Nothing in the data below may be left out; return all of it exactly.

══ Data extract ══

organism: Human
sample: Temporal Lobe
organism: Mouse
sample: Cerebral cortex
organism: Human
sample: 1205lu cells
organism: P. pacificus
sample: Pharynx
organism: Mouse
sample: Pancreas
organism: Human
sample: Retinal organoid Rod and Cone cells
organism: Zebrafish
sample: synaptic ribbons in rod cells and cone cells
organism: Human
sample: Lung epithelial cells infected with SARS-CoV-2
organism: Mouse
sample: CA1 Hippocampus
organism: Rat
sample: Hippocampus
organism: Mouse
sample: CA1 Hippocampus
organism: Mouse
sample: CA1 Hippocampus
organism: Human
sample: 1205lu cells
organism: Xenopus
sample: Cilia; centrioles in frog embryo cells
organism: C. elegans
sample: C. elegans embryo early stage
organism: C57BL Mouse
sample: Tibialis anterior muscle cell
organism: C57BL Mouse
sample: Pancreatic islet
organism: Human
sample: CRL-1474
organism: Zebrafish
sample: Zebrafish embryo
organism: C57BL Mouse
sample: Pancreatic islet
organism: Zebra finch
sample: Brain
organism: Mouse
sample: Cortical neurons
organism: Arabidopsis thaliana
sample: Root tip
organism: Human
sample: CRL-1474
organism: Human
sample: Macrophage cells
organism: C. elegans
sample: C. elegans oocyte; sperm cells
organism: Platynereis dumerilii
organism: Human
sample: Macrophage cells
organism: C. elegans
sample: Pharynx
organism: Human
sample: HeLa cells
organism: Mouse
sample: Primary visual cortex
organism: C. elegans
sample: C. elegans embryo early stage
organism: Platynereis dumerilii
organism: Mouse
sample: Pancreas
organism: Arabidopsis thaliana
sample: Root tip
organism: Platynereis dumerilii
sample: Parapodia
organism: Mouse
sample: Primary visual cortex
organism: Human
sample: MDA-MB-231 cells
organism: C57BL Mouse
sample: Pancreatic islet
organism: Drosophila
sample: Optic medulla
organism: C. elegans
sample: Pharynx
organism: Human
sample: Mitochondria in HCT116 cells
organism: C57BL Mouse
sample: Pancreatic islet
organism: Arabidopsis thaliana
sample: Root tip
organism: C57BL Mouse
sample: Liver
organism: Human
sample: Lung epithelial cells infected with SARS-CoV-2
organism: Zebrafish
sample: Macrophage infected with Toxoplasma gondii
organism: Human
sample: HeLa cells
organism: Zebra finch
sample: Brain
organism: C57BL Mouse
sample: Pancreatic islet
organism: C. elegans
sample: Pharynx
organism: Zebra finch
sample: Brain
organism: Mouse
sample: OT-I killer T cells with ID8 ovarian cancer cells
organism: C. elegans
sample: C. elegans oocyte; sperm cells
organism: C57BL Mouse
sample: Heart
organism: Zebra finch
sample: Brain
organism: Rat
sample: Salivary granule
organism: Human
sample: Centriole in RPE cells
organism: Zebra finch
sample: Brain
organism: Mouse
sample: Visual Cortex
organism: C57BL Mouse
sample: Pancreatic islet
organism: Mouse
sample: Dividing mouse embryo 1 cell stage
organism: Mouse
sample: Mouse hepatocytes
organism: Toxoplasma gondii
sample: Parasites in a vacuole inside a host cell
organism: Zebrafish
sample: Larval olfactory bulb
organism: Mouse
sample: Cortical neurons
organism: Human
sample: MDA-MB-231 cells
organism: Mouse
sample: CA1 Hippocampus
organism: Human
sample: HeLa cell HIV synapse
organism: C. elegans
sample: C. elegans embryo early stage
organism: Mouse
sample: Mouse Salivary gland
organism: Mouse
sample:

═══

**Reply**
organism: Human
sample: Temporal Lobe
organism: Mouse
sample: Cerebral cortex
organism: Human
sample: 1205lu cells
organism: P. pacificus
sample: Pharynx
organism: Mouse
sample: Pancreas
organism: Human
sample: Retinal organoid Rod and Cone cells
organism: Zebrafish
sample: synaptic ribbons in rod cells and cone cells
organism: Human
sample: Lung epithelial cells infected with SARS-CoV-2
organism: Mouse
sample: CA1 Hippocampus
organism: Rat
sample: Hippocampus
organism: Mouse
sample: CA1 Hippocampus
organism: Mouse
sample: CA1 Hippocampus
organism: Human
sample: 1205lu cells
organism: Xenopus
sample: Cilia; centrioles in frog embryo cells
organism: C. elegans
sample: C. elegans embryo early stage
organism: C57BL Mouse
sample: Tibialis anterior muscle cell
organism: C57BL Mouse
sample: Pancreatic islet
organism: Human
sample: CRL-1474
organism: Zebrafish
sample: Zebrafish embryo
organism: C57BL Mouse
sample: Pancreatic islet
organism: Zebra finch
sample: Brain
organism: Mouse
sample: Cortical neurons
organism: Arabidopsis thaliana
sample: Root tip
organism: Human
sample: CRL-1474
organism: Human
sample: Macrophage cells
organism: C. elegans
sample: C. elegans oocyte; sperm cells
organism: Platynereis dumerilii
organism: Human
sample: Macrophage cells
organism: C. elegans
sample: Pharynx
organism: Human
sample: HeLa cells
organism: Mouse
sample: Primary visual cortex
organism: C. elegans
sample: C. elegans embryo early stage
organism: Platynereis dumerilii
organism: Mouse
sample: Pancreas
organism: Arabidopsis thaliana
sample: Root tip
organism: Platynereis dumerilii
sample: Parapodia
organism: Mouse
sample: Primary visual cortex
organism: Human
sample: MDA-MB-231 cells
organism: C57BL Mouse
sample: Pancreatic islet
organism: Drosophila
sample: Optic medulla
organism: C. elegans
sample: Pharynx
organism: Human
sample: Mitochondria in HCT116 cells
organism: C57BL Mouse
sample: Pancreatic islet
organism: Arabidopsis thaliana
sample: Root tip
organism: C57BL Mouse
sample: Liver
organism: Human
sample: Lung epithelial cells infected with SARS-CoV-2
organism: Zebrafish
sample: Macrophage infected with Toxoplasma gondii
organism: Human
sample: HeLa cells
organism: Zebra finch
sample: Brain
organism: C57BL Mouse
sample: Pancreatic islet
organism: C. elegans
sample: Pharynx
organism: Zebra finch
sample: Brain
organism: Mouse
sample: OT-I killer T cells with ID8 ovarian cancer cells
organism: C. elegans
sample: C. elegans oocyte; sperm cells
organism: C57BL Mouse
sample: Heart
organism: Zebra finch
sample: Brain
organism: Rat
sample: Salivary granule
organism: Human
sample: Centriole in RPE cells
organism: Zebra finch
sample: Brain
organism: Mouse
sample: Visual Cortex
organism: C57BL Mouse
sample: Pancreatic islet
organism: Mouse
sample: Dividing mouse embryo 1 cell stage
organism: Mouse
sample: Mouse hepatocytes
organism: Toxoplasma gondii
sample: Parasites in a vacuole inside a host cell
organism: Zebrafish
sample: Larval olfactory bulb
organism: Mouse
sample: Cortical neurons
organism: Human
sample: MDA-MB-231 cells
organism: Mouse
sample: CA1 Hippocampus
organism: Human
sample: HeLa cell HIV synapse
organism: C. elegans
sample: C. elegans embryo early stage
organism: Mouse
sample: Mouse Salivary gland
organism: Mouse
sample:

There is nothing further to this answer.